Perhaps driving style and the controller being used plays a part as well. Not good vs bad.... just different. A case of what your used to? I'm not sure, but I wouldn't have put in 4 more hairpins if I had trouble with the first. Same with the 6 inch curves. If they were a problem ... wouldn't have glued'em down. My first permanent layout had 5 hairpins and lotsa 6's. On my hairpins, smaller tjets could almost could get through at the same time. I had 2 MEV Mini's and 2 MEV D-Types that were a BLAST racing together through the hairpins. My second permanent layout (the current one) has 1 hairpin. The next layout will have ZERO hairpins. Why?.... For a change!!! I still have no plans for any chassis except tjets and tuffys.... Just changing my layout errrrr...because I can!! My offer still stands though, if anyone wants a hairpin, just PM me with your address and I'll send ya one.  nd


----------



## AZSlot Racer (Dec 5, 2007)

I have a 6" 180 degree turn at the end of a semi technical section that includes the hairpin.
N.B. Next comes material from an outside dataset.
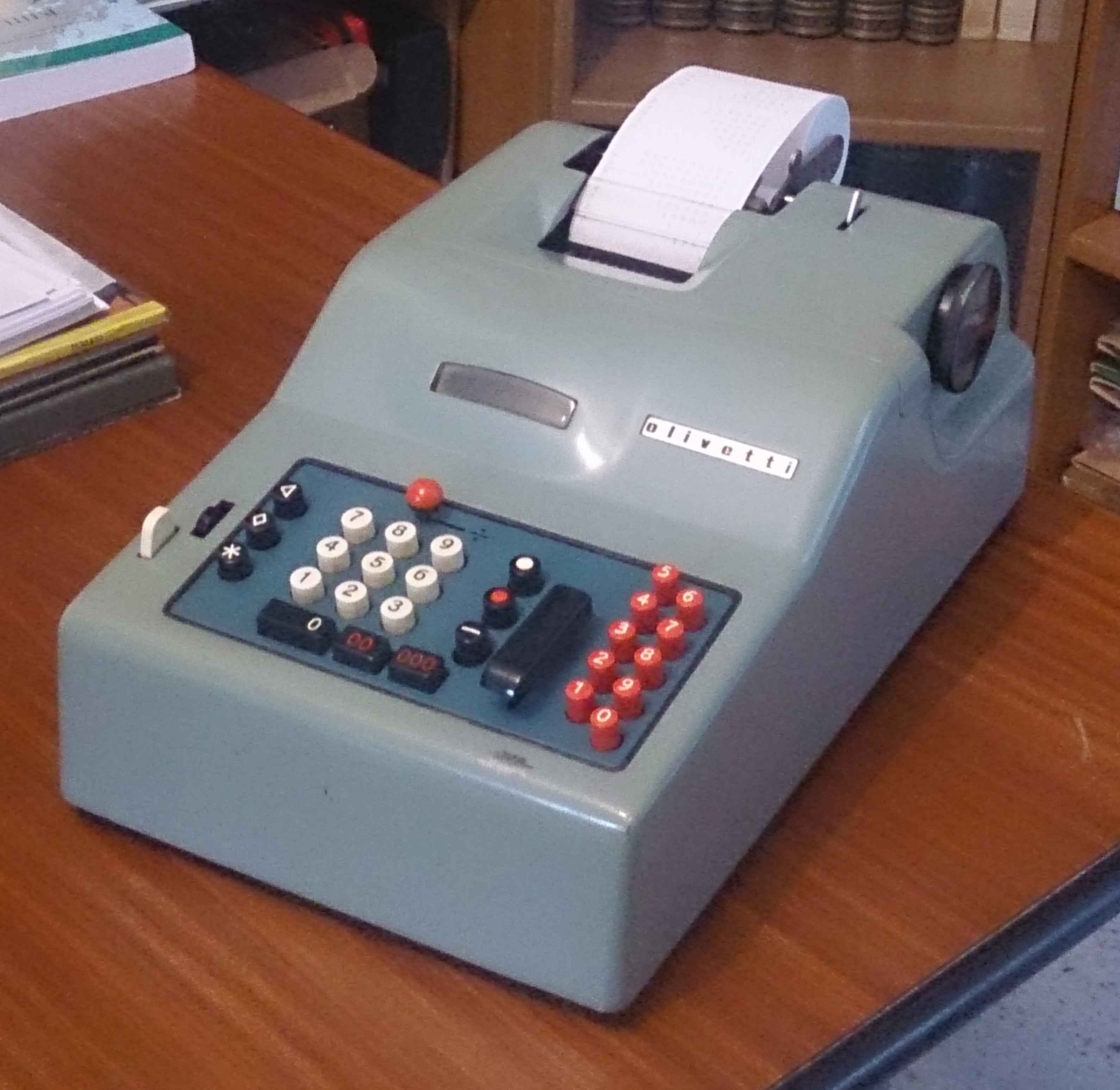 mia foto della divisumma 14 di mia proprietà

The Slotman file is close but I have an 18" curve going into the last 180 turn. I'm still experimenting but this is the best layout so far, it might be the one that gets nailed down and landscaped.


----------



## Slott V (Feb 3, 2005)

I've always thought if you're going to include a hairpin you should do 2 of them so the other lanes have the same challenge.


----------



## Crimnick (May 28, 2006)

Slott V said:


> I've always thought if you're going to include a hairpin you should do 2 of them so the other lanes have the same challenge.


Not a problem with lane rotation... :thumbsup: 

But since the hairpin is also a lane squeeze..I threw a 9" lane squeeze on the outer entrance to the 6" outer hairpin...for the joy of the other two racers...

But I'm just evil that way...

That's why I call that section the "mosh pit"....


----------